Questa povera città buia e ostaggio della monnezza

Nel 1916, Giuseppe Ungaretti, ospite di Napoli, scrisse una poesia intitolata «Natale». I primi versi facevano così: «Non ho voglia/di tuffarmi/in un gomitolo di strade».
Anch’io non avrei voglia di tuffarmi nel gomitolo di strade napoletano, e questo per due motivi principali: per il rumore assordante delle automobili e della stessa gente (da noi il rumore non è un incidente, è moto perpetuo) e per i cumuli di monnezza che le sommergono. Nessuna via, vicolo, piazza, ne è risparmiato. Quattromilasettecento tonnellate di rifiuti sommergono la stazione centrale, Capodichino, via Toledo, il Vomero, Posillipo, Marechiaro. E centoventimila sono quelle che si stendono tra Napoli e Caserta.
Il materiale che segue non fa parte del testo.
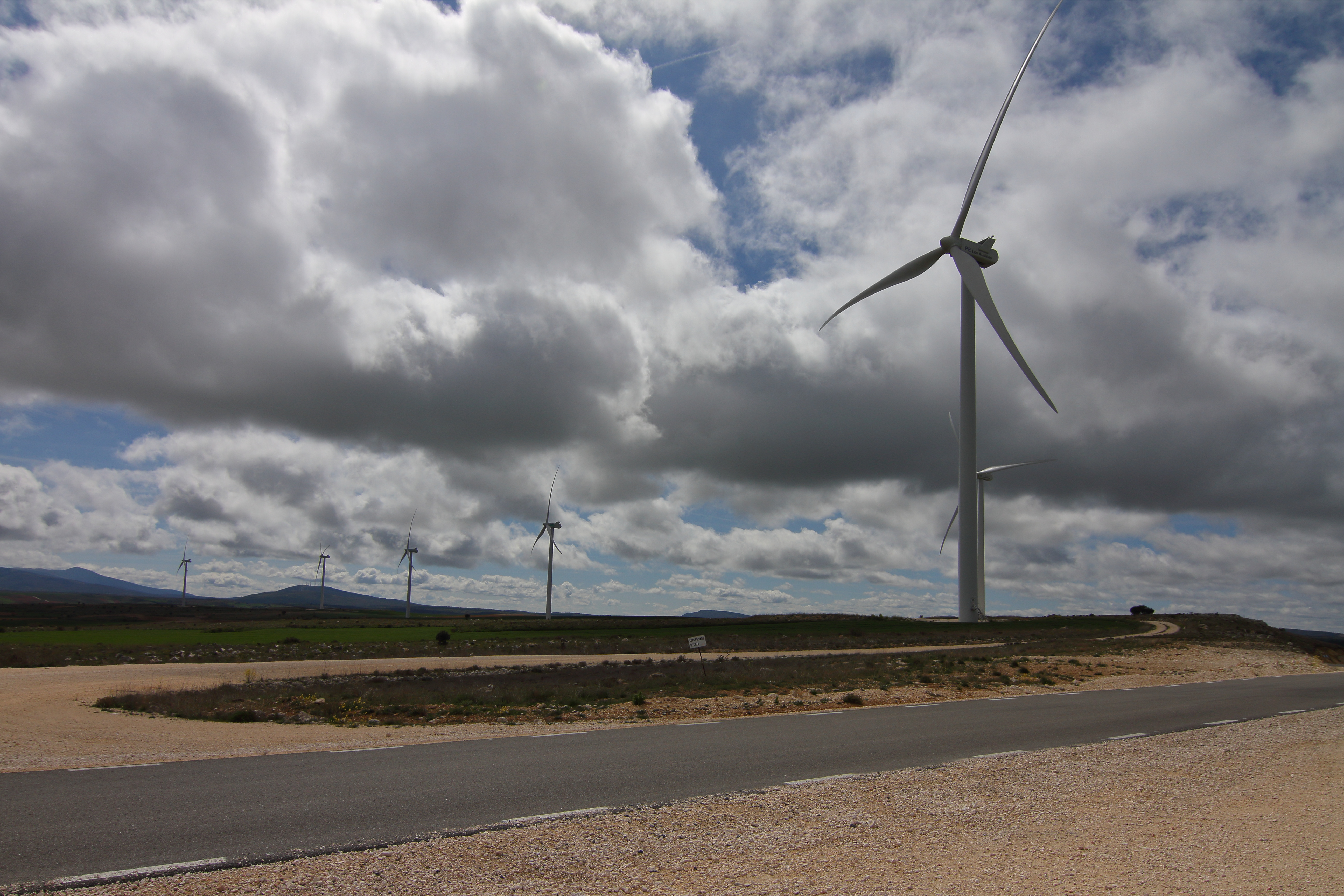 Parque eólico Los Ausines,02

Anch’io non avrei voglia di tuffarmi in un gomitolo di strade, ma devo farlo, per le visite d’obbligo ai parenti e i regali (più d’obbligo - per chi deve riceverli - delle stesse visite).
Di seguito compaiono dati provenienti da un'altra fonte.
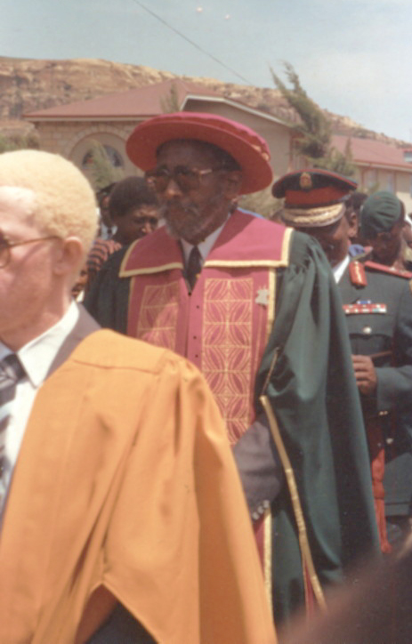 Conferment of Degrees at National University of Lesotho, from left: Students' representative, King Moshoeshoe II., Major General Justin Lekhanya, 1988 (date unknown)

Si cammina in uno scenario apocalittico: roghi di monnezza al Vomero, ai Ponti Rossi, ad Agnano, a Fuorigrotta, finanche nelle zone panoramiche della città, dove chi ha acquistato un bilocale lo ha pagato anche un milione di euro, credendo d'aver «assicurato» ai propri polmoni solo aria di mare. Sirene dei pompieri lacerano l’aria ad ogni ora del giorno (ma il veicolo procede ad un chilometro all’ora, perché il traffico, in questi giorni, è quello che si vedrà se il Vesuvio comincerà a scagliare nell’aria i primi massi), cassonetti sono dati alle fiamme. Su questi cumuli di monnezza si danno battaglia zoccole, gatti e persino gabbiani. Extracomunitari, zingari e barboni vi rovistano alla ricerca di qualche oggetto da rivendere o da utilizzare.
In questo periodo natalizio è la monnezza l'idea fissa dei napoletani. Tutti la maledicono, ma siccome la fantasia non manca, c’è chi progetta di scolpire un monumento ai rifiuti e di installarlo nella piazza più rappresentativa della città (piazza del Plebiscito), chi allestisce presepi di spazzatura (uno di questi è a Boscoreale: la Madonna si china verso Gesù per proteggerlo dai miasmi), chi erige balle di rifiuti con sopra le fotografie del sindaco, del governatore e di Pecoraro Scanio.
Dai balconi si lanciano secchi d'acqua per spegnere i roghi, i «bassi» sono chiusi perché zoccole e scarrafoni possono cacciarsi in casa.
Quando rimango in casa, accendo il televisore. E che vedo? Capitali europee addobbate a festa: Vienna, Londra, Madrid. Parigi, da sempre la ville lumière, a Natale lo è ancora di più.
E Napoli? Napoli è la ville stutàta (spenta), l'antilumière. Grazie a un’amministrazione inetta e alla camorra, quest'anno non ci sono le luminarie, neppure un mozzicone di candela riciclata da qualche chiesa od ossario. L'unica luce viene dai falò della monnezza: grazie anche di questo, signor Bassolino e signora Iervolino.
E grazie anche di questo, elettori di sinistra, che da anni date fiducia a personaggi che andrebbero esiliati, come fu fatto per i Savoia. Passando per Spaccanapoli, un tale che vendeva biglietti della lotteria, esclamava: «Accattàteve ’o biglietto, cagniàte ’a vita vosta...! Ca Prodi nun c'ha lasciato manco 'e sorde pe ll'uósse p''o bròro...!».

(Compratevi il biglietto, cambiate la vostra vita, perché Prodi non ci ha lasciato neppure i soldi sufficienti ad acquistare gli ossi per cucinare il brodo).
Come sarebbe bello se per Uno che arriva in Palestina, (almeno) tre partissero dall’Italia: Prodi, Bassolino e Iervolino.